Repository files navigation

URLRouter

🇨🇳 中文 · Documentation · Blog tutorial

A SwiftUI routing foundation for modular Apple-platform apps.

iOS 17+ · macOS 14+ · tvOS 17+ · watchOS 10+ · Swift 6

URLRouter gives an app one predictable front door for navigation. A button, a push notification, a Universal Link, or another Feature can all submit the same HTTPS URL. URLRouter validates it, lets the owning Feature resolve it, and updates SwiftUI navigation in the presentation style declared by the URL.
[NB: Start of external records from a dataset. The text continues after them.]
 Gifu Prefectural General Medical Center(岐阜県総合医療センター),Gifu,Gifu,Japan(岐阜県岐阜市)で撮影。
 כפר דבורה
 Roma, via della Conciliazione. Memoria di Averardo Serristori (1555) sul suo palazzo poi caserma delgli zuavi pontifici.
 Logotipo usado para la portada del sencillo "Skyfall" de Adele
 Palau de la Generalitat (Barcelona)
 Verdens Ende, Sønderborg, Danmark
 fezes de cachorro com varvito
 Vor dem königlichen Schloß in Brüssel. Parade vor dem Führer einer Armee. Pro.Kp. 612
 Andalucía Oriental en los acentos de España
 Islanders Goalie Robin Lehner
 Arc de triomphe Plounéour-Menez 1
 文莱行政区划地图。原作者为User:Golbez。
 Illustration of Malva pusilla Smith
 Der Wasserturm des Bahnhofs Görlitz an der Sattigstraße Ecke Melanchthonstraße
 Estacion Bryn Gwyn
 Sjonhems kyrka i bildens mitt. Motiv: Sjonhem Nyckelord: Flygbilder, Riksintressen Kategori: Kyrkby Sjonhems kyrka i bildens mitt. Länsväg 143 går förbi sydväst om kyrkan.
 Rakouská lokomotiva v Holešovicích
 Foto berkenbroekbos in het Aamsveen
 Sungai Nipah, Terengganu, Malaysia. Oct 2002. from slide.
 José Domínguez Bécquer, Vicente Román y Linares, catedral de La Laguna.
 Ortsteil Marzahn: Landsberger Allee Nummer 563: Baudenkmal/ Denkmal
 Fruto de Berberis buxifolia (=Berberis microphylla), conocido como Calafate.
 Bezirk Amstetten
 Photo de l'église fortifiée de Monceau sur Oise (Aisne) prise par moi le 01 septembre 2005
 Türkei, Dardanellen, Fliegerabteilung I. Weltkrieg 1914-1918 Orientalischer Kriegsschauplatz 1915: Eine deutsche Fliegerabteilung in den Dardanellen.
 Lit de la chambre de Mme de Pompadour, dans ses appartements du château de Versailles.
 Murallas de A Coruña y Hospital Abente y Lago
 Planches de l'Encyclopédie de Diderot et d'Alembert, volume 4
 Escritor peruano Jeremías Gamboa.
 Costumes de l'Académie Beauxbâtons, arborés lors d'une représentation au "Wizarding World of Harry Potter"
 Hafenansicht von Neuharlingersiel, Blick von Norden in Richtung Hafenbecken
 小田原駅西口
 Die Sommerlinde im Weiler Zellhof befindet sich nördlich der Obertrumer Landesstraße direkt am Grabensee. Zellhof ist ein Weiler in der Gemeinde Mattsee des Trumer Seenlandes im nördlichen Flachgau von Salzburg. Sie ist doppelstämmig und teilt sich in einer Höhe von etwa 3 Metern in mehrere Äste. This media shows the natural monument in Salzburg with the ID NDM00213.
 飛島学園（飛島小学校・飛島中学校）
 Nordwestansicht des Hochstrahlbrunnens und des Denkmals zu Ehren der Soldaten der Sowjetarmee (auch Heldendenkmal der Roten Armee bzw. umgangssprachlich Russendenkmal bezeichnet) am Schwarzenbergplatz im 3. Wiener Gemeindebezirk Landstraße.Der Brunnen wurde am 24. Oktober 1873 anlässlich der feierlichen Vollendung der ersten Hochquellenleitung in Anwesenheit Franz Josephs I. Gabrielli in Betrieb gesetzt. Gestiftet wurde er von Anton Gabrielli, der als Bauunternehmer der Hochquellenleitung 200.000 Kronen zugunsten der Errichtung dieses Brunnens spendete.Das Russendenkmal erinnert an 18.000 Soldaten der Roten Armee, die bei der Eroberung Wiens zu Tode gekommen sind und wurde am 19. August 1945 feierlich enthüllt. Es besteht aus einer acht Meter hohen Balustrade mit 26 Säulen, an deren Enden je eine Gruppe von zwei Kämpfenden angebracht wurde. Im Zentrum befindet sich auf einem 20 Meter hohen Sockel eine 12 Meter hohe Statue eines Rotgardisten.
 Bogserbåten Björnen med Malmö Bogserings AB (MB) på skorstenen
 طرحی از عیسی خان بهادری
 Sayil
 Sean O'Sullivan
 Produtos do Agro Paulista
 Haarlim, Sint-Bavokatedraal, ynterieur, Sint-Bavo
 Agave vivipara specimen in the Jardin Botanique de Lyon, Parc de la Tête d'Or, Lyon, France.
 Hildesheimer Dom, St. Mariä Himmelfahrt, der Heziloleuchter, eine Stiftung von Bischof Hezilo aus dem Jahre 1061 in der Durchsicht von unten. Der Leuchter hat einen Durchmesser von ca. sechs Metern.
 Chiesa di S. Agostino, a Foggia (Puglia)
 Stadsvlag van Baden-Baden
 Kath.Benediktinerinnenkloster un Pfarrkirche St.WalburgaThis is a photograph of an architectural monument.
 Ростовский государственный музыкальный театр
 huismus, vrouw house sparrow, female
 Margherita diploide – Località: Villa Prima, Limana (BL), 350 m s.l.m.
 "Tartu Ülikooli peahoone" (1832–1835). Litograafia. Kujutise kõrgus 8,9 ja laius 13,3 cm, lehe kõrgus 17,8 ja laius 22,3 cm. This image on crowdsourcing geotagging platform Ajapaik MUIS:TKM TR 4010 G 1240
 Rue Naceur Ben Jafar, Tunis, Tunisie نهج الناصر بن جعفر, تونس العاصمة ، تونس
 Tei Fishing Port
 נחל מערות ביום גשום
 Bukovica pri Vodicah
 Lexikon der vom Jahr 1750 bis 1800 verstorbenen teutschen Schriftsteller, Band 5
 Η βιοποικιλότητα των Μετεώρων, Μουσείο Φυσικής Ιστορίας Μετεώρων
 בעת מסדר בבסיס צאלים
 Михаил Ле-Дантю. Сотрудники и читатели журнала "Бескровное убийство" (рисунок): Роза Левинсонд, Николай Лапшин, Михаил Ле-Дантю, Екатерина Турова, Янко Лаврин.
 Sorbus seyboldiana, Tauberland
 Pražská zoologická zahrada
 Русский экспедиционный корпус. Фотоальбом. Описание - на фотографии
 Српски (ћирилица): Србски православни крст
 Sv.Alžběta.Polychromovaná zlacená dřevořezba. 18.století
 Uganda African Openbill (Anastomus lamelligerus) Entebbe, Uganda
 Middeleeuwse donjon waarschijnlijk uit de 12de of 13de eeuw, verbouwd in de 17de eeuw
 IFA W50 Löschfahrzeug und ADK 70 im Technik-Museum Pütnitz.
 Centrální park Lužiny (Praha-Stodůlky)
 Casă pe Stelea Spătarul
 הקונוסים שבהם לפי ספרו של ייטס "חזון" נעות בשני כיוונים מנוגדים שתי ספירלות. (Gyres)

It is useful once an app has more than a few screens: callers no longer need to know another Feature's View type, initializer, or navigation container. They only use that Feature's documented URL contract.

Choose your path

If you want to… Start here
Open one page from a SwiftUI button Five-minute quick start
Add Universal Links and a modular Feature Package Getting started guide
Understand ownership and URL contracts Architecture guide
Add remote switches, queueing, telemetry, or CI checks Production governance
Follow a complete beginner-friendly walkthrough Technical blog

The README is deliberately short. The linked guides contain the rationale, production details, and Chinese counterparts without forcing every app to adopt advanced features on day one.

Install

In Xcode, choose File → Add Package Dependencies… and add:

https://github.com/relaxfinger/URLRouter.git

Add URLRouter to the App target and to any Feature Package that declares a RouteModule.

dependencies: [
    .package(url: "https://github.com/relaxfinger/URLRouter.git", from: "2.4.7")
]

URLRouterPolicyProvider is an optional product from the same package. Add it only when the App needs a cache-first remote route-policy lifecycle. Feature packages should normally depend on URLRouter only.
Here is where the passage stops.